There's no science here, just some quick crunching of isolated numbers that — problematic and depressing as they are — are not the whole story.

You know that. You go to the Schuster Center, and the Fraze and Dragons games, and the Dayton Art Institute and the Air Force museum. The people you see there aren't mummies.

If you don't believe me, let me introduce you to Ned Hill, a professor at Cleveland State University. Yes, he lives in Cleveland (also on the list), but he's an urban affairs scholar, and he also is affiliated with the Brookings Institution, a public policy research organization in Washington, D.C. that is credited with doing good work on topics such as will cities ever revive. (In addition, he has tenure, so he'll get paid whether he says good or bad things about Cleveland, Dayton and Ohio.)

Hill's first reaction to the Forbes.com story was to laugh and note that letting journalists get near numbers is always dangerous. "It's a cheap and easy statistical story," he said.

But he also objected to the "mixing and matching" of statistics, relying on some that are only available for entire metropolitan regions, while using others that are city-specific.

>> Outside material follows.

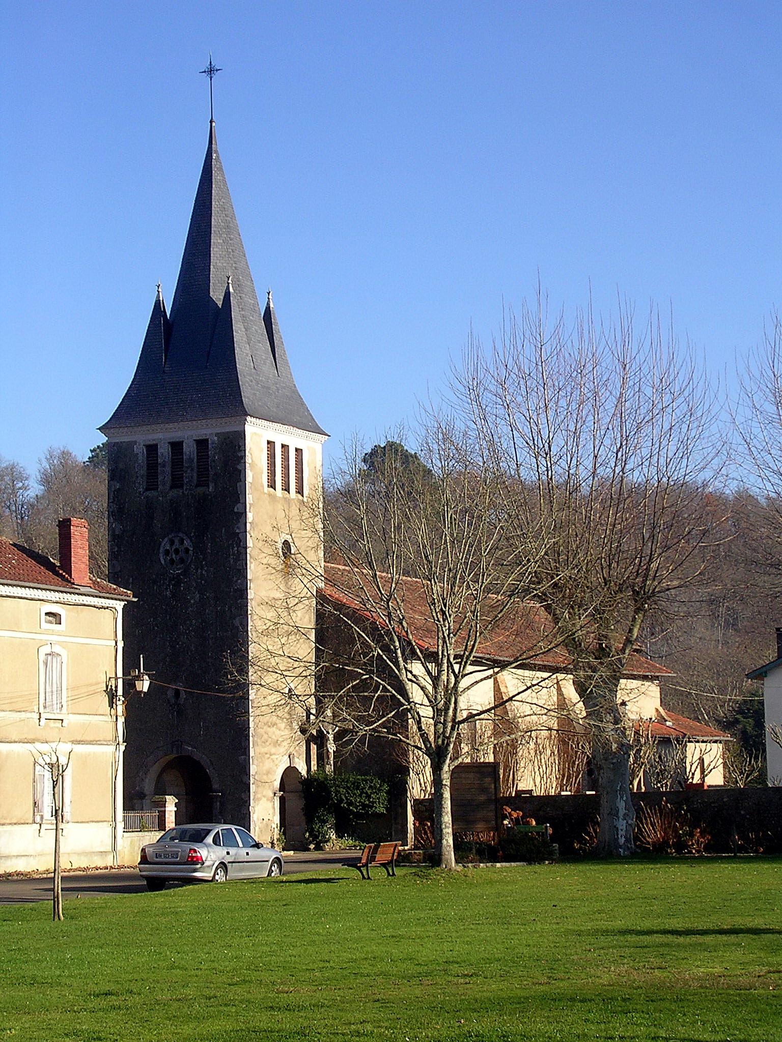 Église Saint-Leu de Duhort, à Duhort-Bachen (Landes, France)
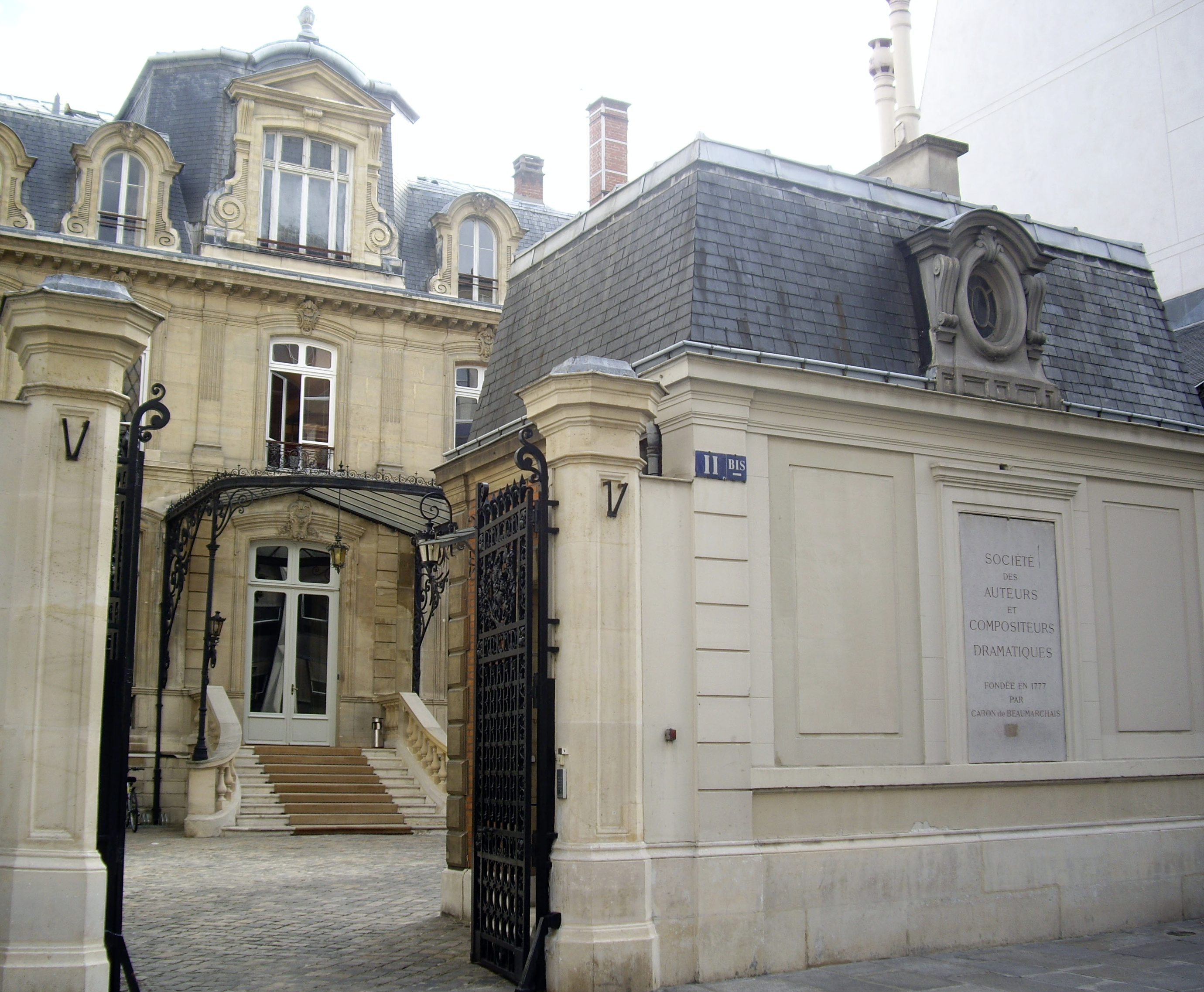 Siège de la Société des auteurs et compositeurs dramatiques, 11 bis rue Ballu, Paris 9e.

For instance, Forbes.com cited population figures for Cleveland, while the gross domestic product figures it relied on are only available for metro regions. That matters because Ohio's metropolitan regions have not lost nearly the population that its cities have.

Continuing on that thought, he said, "Ohio is plagued by cities sprawling without growth. ... But the fact is, these are cities that are in transition. ... We have to get through the transition, and until then, the numbers are going to look horrible."

Referring to Dayton's historical dependence on automotive jobs that are simply going away, never to be replaced, he said, "The millstone of Delphi is coming off of Dayton's neck." The point is not that the auto industry hasn't been good to the region; rather, it's that, going forward, this brand of manufacturing isn't going to be the backbone. In the meantime, Dayton will have out-migration and unemployment numbers that inevitably will be dismal while the economy changes.

"These statistics are depressing stuff when you present them like they're physics," Hill said. But cities and regions don't follow immutable laws of science, he said. They respond to investment. As evidence, Hill said look at Boston's and Portland's problems in the 1970s — and check back now since they've reinvented their economies.

Unemployment and population statistics also don't measure the quality of life for people who haven't left struggling regions, Hill said. Referring to Dayton's museums, entertainment venues, parks and whatnot, he said, "You know about the life and vitality that's not in those figures."

Hill didn't minimize the threat and impact of sad-sack stories. "Overstated pessimism increases the perception of risk," he said, making it harder to attract both businesses and people.

Do Cleveland and Dayton (and Youngstown and Canton, which also are right there with us) have problems? Does Ohio have problems? You betcha. "But the real trick is, you can't measure the future. In the case of Ohio's cities, they're going to have a new future, but they are going to look different," Hill said.

So, am I just being a homer or was I right to think Forbes.com did a hit-and-run job?

"You had the right reaction," Hill said.